Scarlett has finally understood — too late, as these things usually go — that what she felt for Ashley Wilkes was never love. It was obsession. It was wanting something precisely because it seemed out of reach, the way a child cries for the moon without knowing what they'd do with it if they actually had it.

And in the same moment she understands this, she understands something else: that Rhett Butler — difficult, unpredictable, the man she kept at arm's length even as he loved her — was the one who actually saw her. All of her. The beauty and the ruthlessness and the fear underneath both. He loved her anyway. Not despite her real self, but because of it.

She runs home through the fog. She tells him. She is ready, finally, to be honest.

And he says: My love for you is dead.

I remember reading that scene and sitting very still afterward. Because life does this. It waits until you've paid the full price of a lesson before it lets you learn it. By the time Rhett was brave enough to say what he felt, loving her had cost him too much. And by the time Scarlett was brave enough to receive it, it was already gone.

What breaks your heart is not the ending. It's the timing.

What she does next

Here is the part that stayed with me longest.

In her most desperate moment — rejected, alone, everything she wanted finally clear to her and completely out of reach — Scarlett makes a decision. She will not let him see her break. Not because she doesn't feel it. But because she refuses to be pitied by the one person whose respect she actually wants.

I can't let him despise me. He has to respect me, even if he no longer loves me.

She straightens. She leaves. She goes home to Tara — to the land that has always been her anchor, the one thing that never abandoned her — and she makes herself think.

Not tonight. Tomorrow.

After all, tomorrow is another day.

I have thought about that line in hospital rooms. In the particular silence after something ends. In the moments when I didn't know what came next and couldn't quite face figuring it out yet.
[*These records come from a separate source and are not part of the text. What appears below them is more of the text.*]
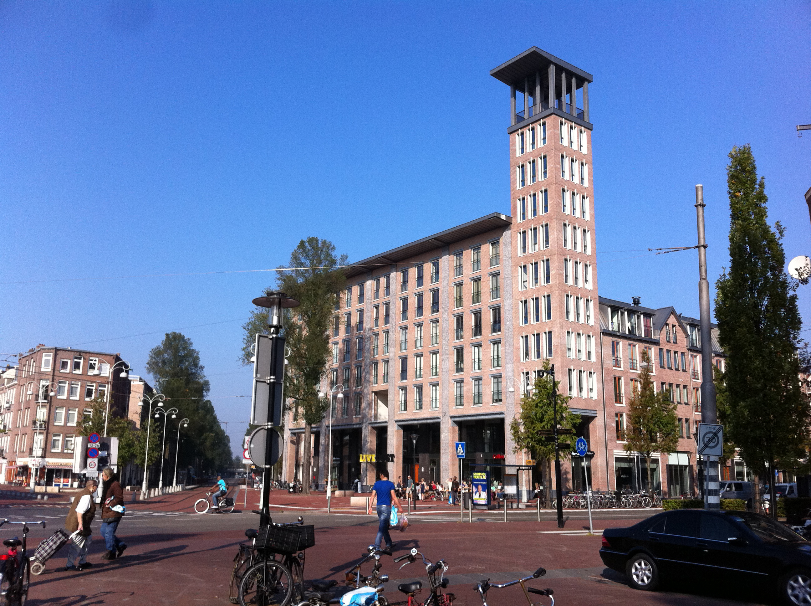 foto genomen vanaf het javaplein
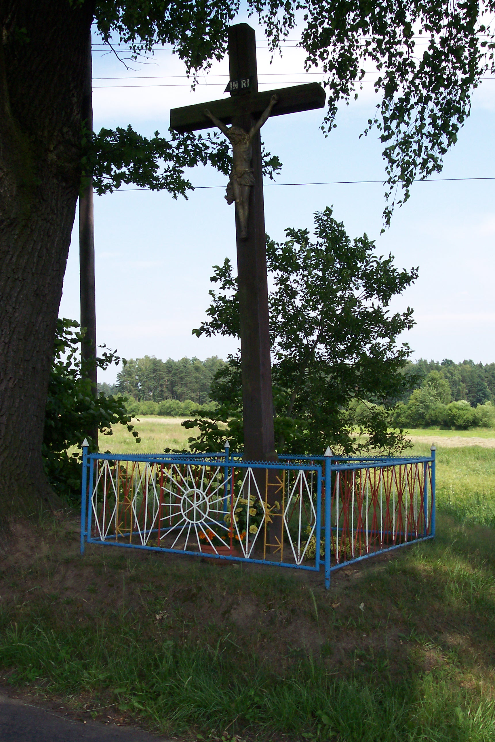 Krzyż przydrożny w Bąkach (woj. opolskie)
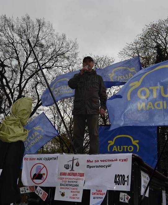 Павличенко Дмитрий
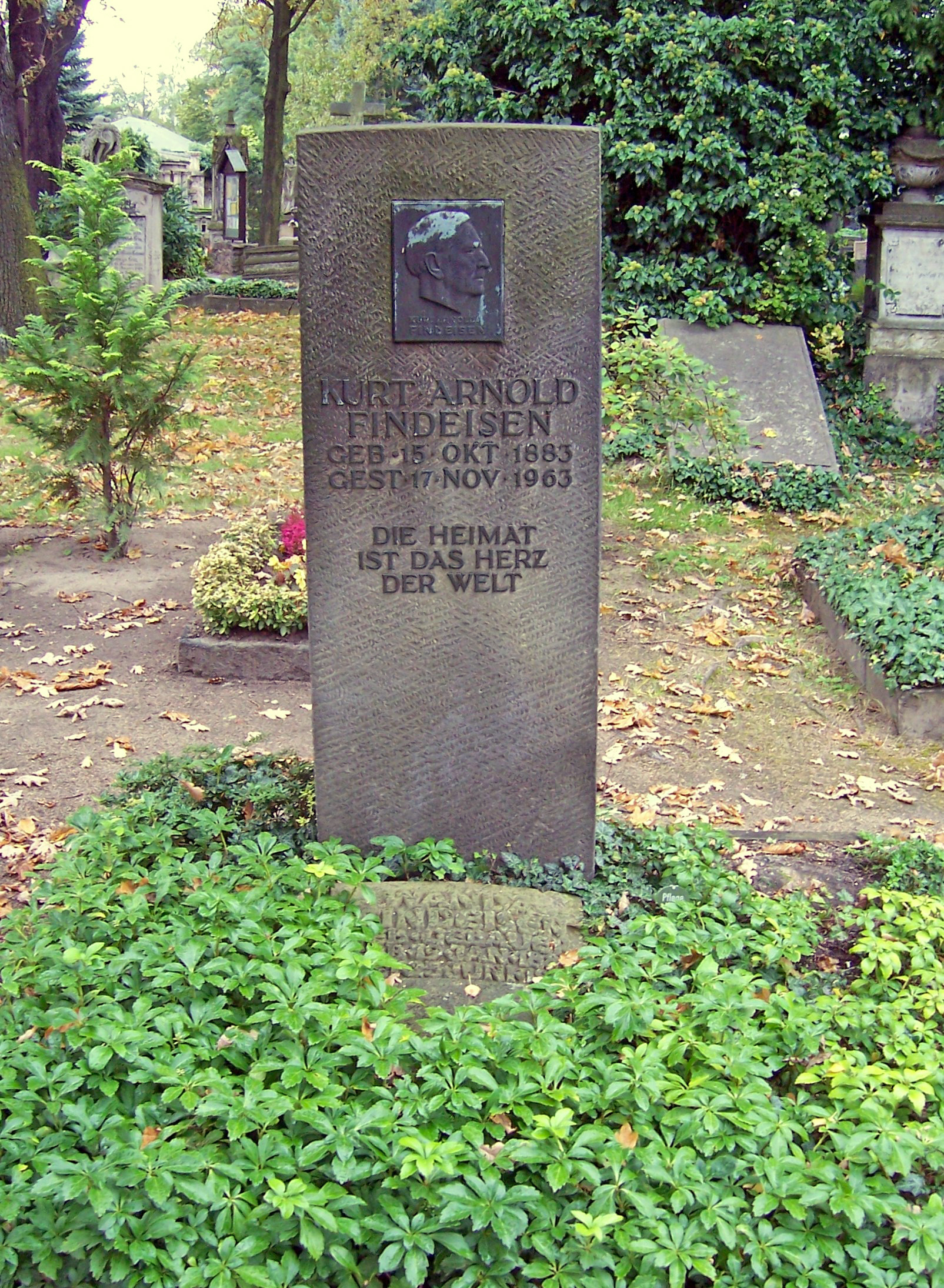 Grab des deutschen Schriftstellers Kurt Arnold Findeisen auf dem Trinitatisfriedhof in Dresden.
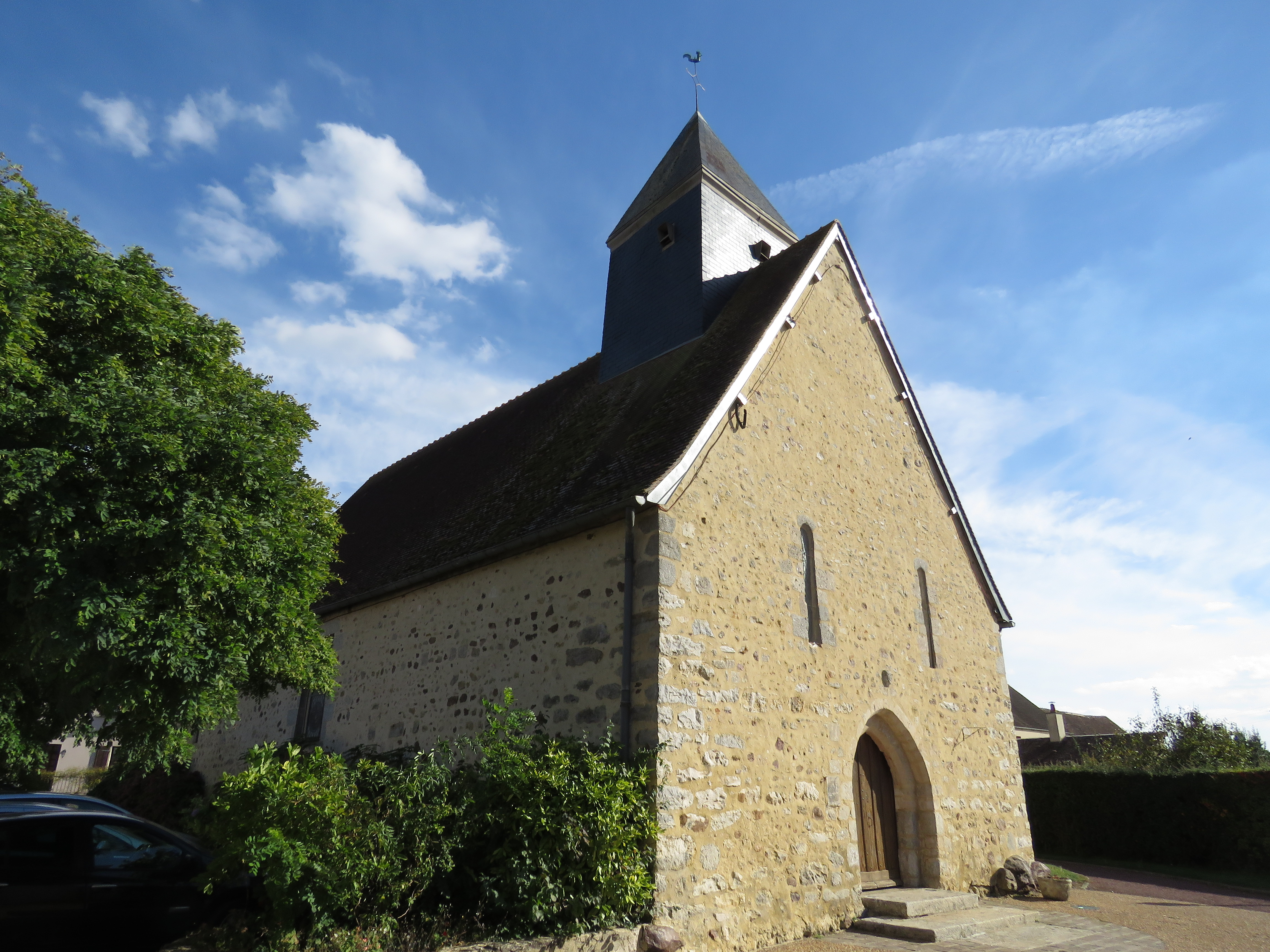 Eglise
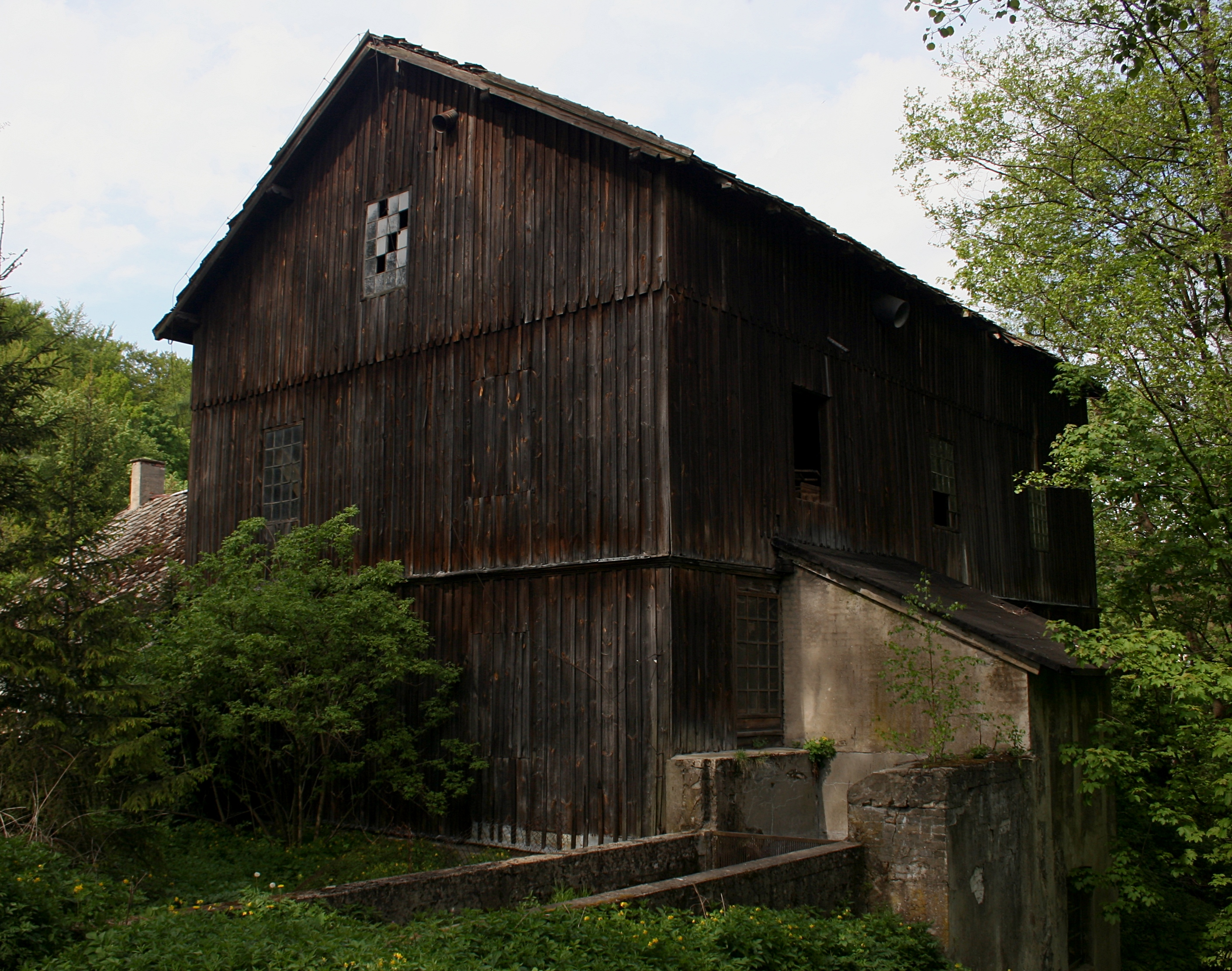 Młyn wodny Kołaczew na terenie rezerwatu przyrody Parkowe. Obiekt położony jest na szlaku architektury drewnianej

It's not optimism, exactly. It's something more practical. A decision to still be standing when morning comes. To not give the worst moment the power to be the last word.

Why Rhett loved her

I used to wonder about this. Rhett Butler is charming and perceptive and could have had almost anyone. Why Scarlett — difficult, self-absorbed, frequently infuriating Scarlett?

I think I understand it now.

Because she lived her own life. Completely. She took her own joy and her own grief as her own business, answerable to no one. She didn't perform contentment she didn't feel. She didn't shrink herself to make others comfortable. When she was knocked down — and she was knocked down, repeatedly and hard — she got back up without asking anyone's permission or waiting for anyone's encouragement.

She didn't need to be rescued. She needed to be matched.

There is something in that which speaks to something real. Not the selfishness — I'm not recommending that. But the part about living your own life. Knowing your own mind. Not outsourcing your self-respect to whether or not someone chooses you.

The women who ask me: how do I make him come back, how do I make him regret it, how do I know if he's thinking of someone else — I understand why they're asking. I've been in versions of that question myself.

But Scarlett never asked those questions. Not because she didn't feel the loss. Because she understood, somewhere underneath everything, that her life belonged to her. That the only person she absolutely could not afford to lose was herself.

Tomorrow is another day.

She said it at her lowest. She meant it absolutely.

This is KC — from Love & Life. 💜

P/S — The two notes I wrote about this book were written years apart. One during the pandemic, when I first read Kane and Abel and found myself thinking about Scarlett again. One earlier, when I was still figuring out what I believed about love. Reading them back to back, I realized I've been in conversation with these characters for most of my adult life. Some books are like that. They grow with you.